La Cour étant compétente pour statuer sur les questions relatives aux territoires palestiniens occupés en 1967, même si Israël rejette cette compétence, elle peut juger les responsables israéliens accusés d'avoir commis des crimes dans les territoires palestiniens.
"Les États-Unis, comme Israël, ne reconnaissent pas l'autorité de la Cour et, par conséquent, la délivrance de mandats d'arrêt n'aura pas d'impact similaire sur les relations avec Washington", a déclaré Haaretz.
"Mais la plupart des alliés d'Israël dans le monde, dont le Royaume-Uni, l'Allemagne, la France, le Canada, l'Australie et le Japon, sont signataires du Statut de Rome (qui a institué la Cour)", ajoute le journal.

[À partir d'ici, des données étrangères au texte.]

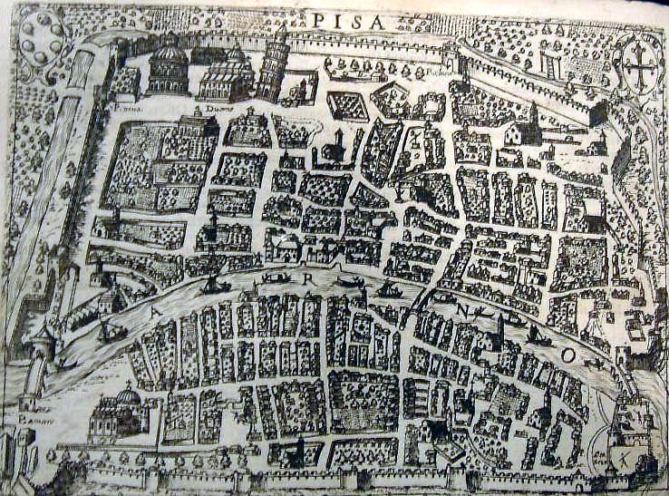 Историческая карта Пизы
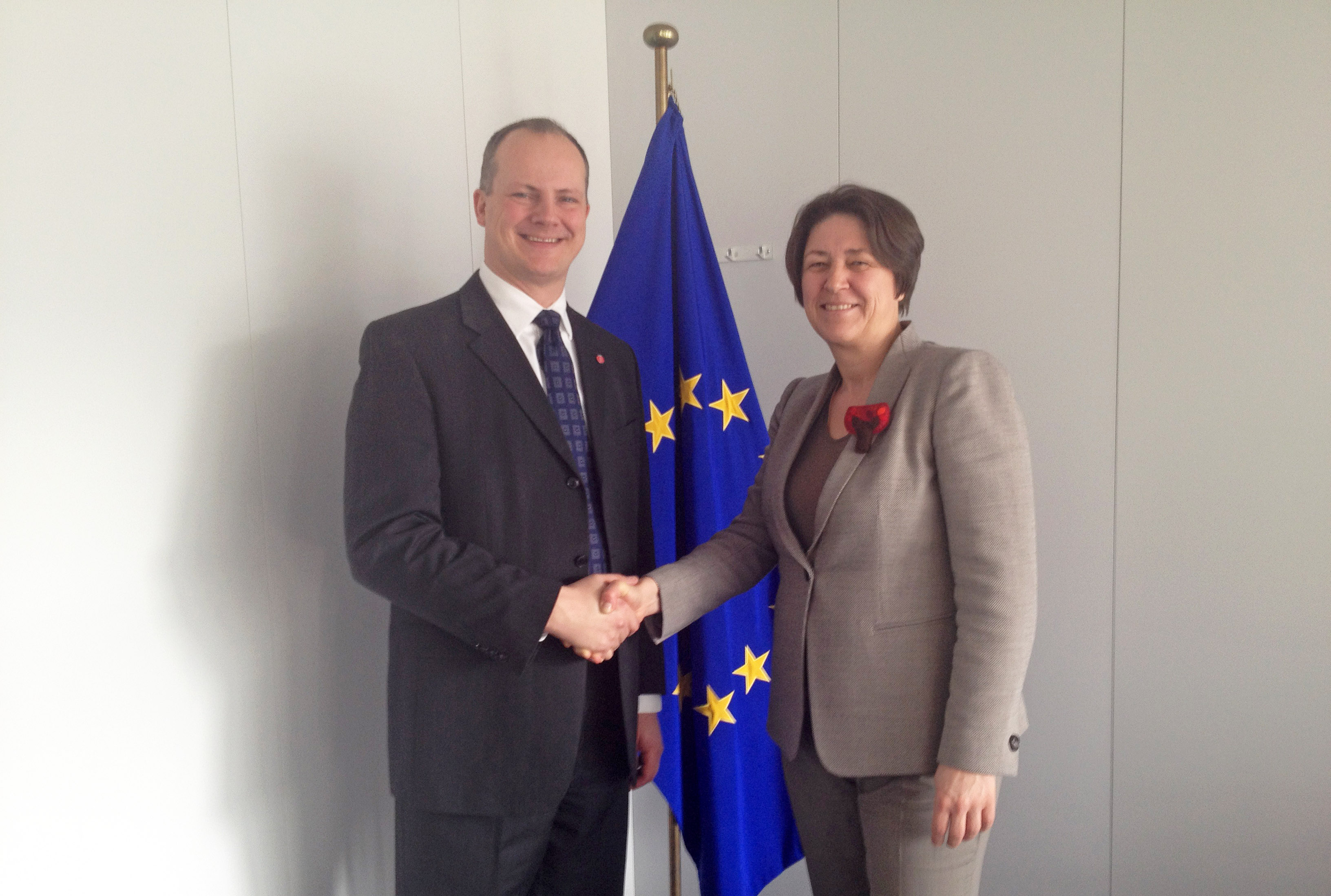 Samferdselsminister Ketil Solvik-Olsen med EUs samferdselskommissær Violeta Bulc. På møteplanen sto blant annet jernbane, vegtransport, luftfart og norsk elbilpolitikk. Foto: Stian Mathisen, EU-delegasjonen
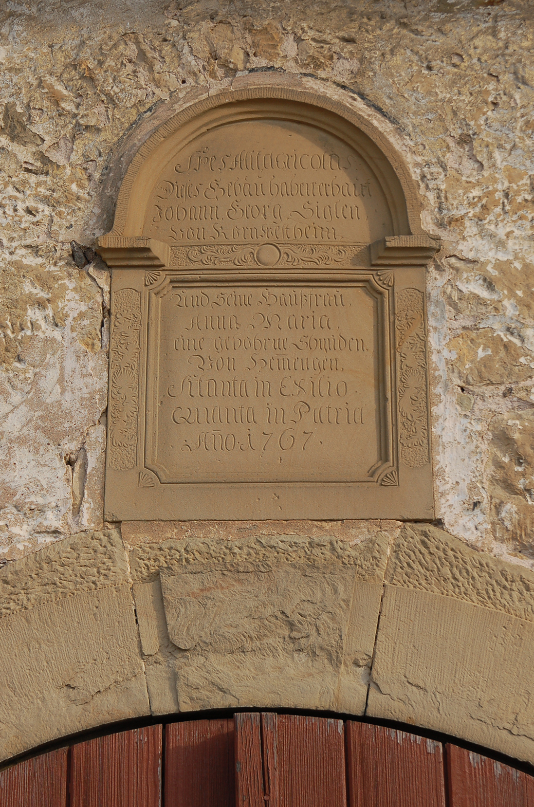 Stein mit Datierung (1767) und Erbauern (Johann Georg Sigle + Anna Maria Schmid) an einem Gebäude in Pulverdingen, Hauptstraße
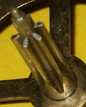 Volltrieb eines Uhrwerkes
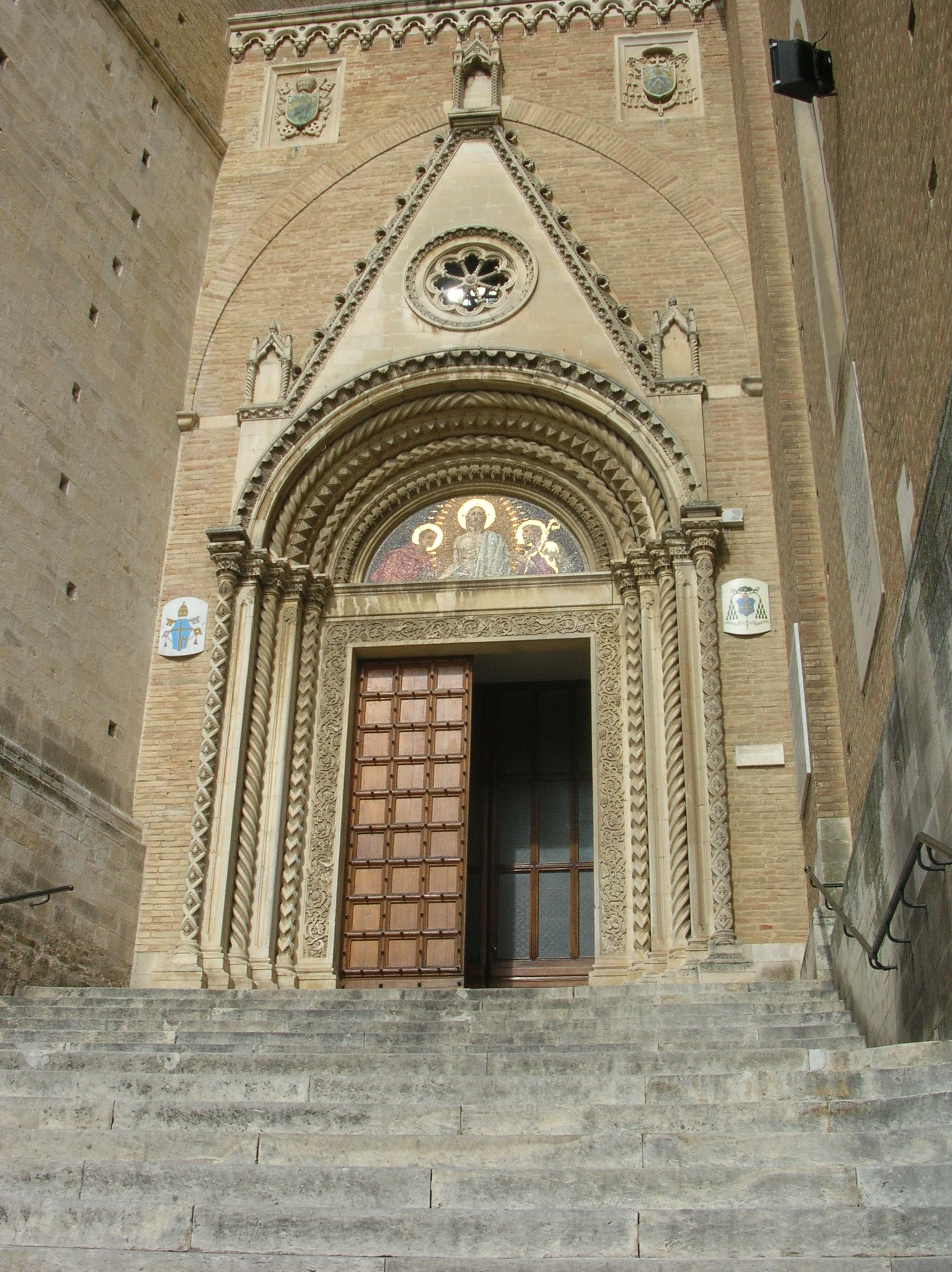 Autore: Fabio Apollonio Portale della cattedrale di San Giustino, Chieti. Categoria:Immagini di Chieti
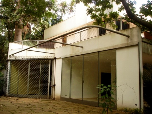 Casa modernista rua Santa Cruz
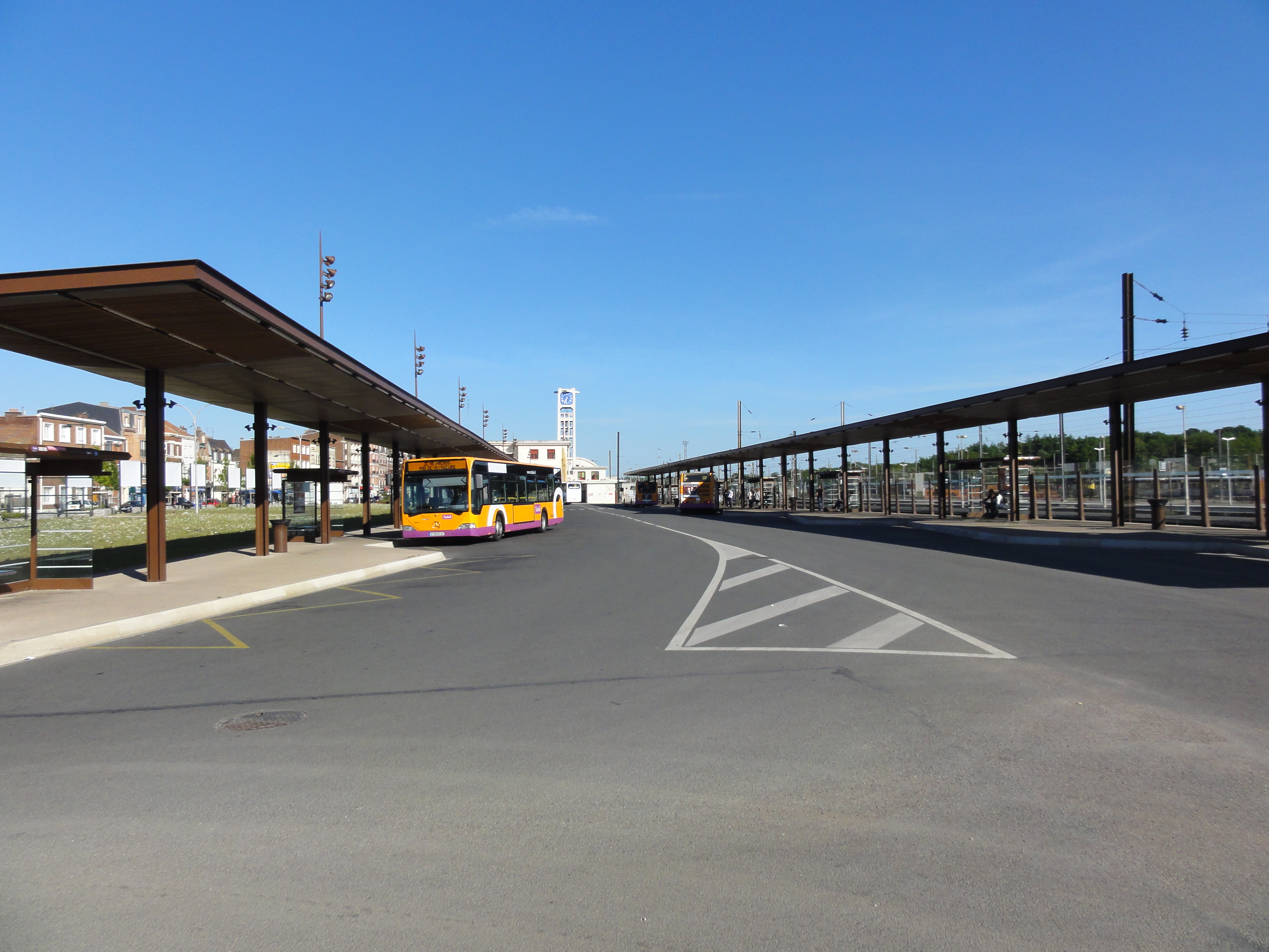 Bus Tadao à Lens, Pas-de-Calais, Nord-Pas-de-Calais, France.

Selon le quotidien, Israël espère que les États-Unis feront pression sur Khan pour qu'il revienne sur son intention de lancer des mandats d'arrêt, et qu'ils imposeront des sanctions contre lui et ses collaborateurs.
"L'administration du président américain Joe Biden pourrait recourir à l'interdiction d'entrée aux États-Unis pour Khan, mais elle n'a pas encore exprimé sa volonté de prendre des mesures plus strictes qui menaceraient l'existence de la Cour", poursuit Haaretz.
Plus tôt dans la journée de mardi, Khan a révélé, dans une interview accordée à la chaîne américaine CNN, qu'il avait reçu des menaces alors qu'il menait des enquêtes contre des responsables israéliens, et qu'on lui avait dit que la Cour "avait été créée pour l'Afrique et les voyous (...) et non pour faire rendre des comptes à l'Occident et à ses alliés".
Khan a critiqué ces pressions en déclarant : "Cette Cour doit représenter le triomphe de la loi sur l'autorité et la force brute... Personne n'est au-dessus de la loi ".
Des responsables israéliens actuels et anciens ont annoncé leur rejet de la démarche de Khan, soulignant qu'ils ne reconnaissaient pas la compétence de la Cour, clamant qu'elle était "antisémite", appelant les alliés de Tel-Aviv à cesser de la financer, voire à la démanteler, et soulignant la nécessité d'intensifier la guerre contre la Bande Gaza.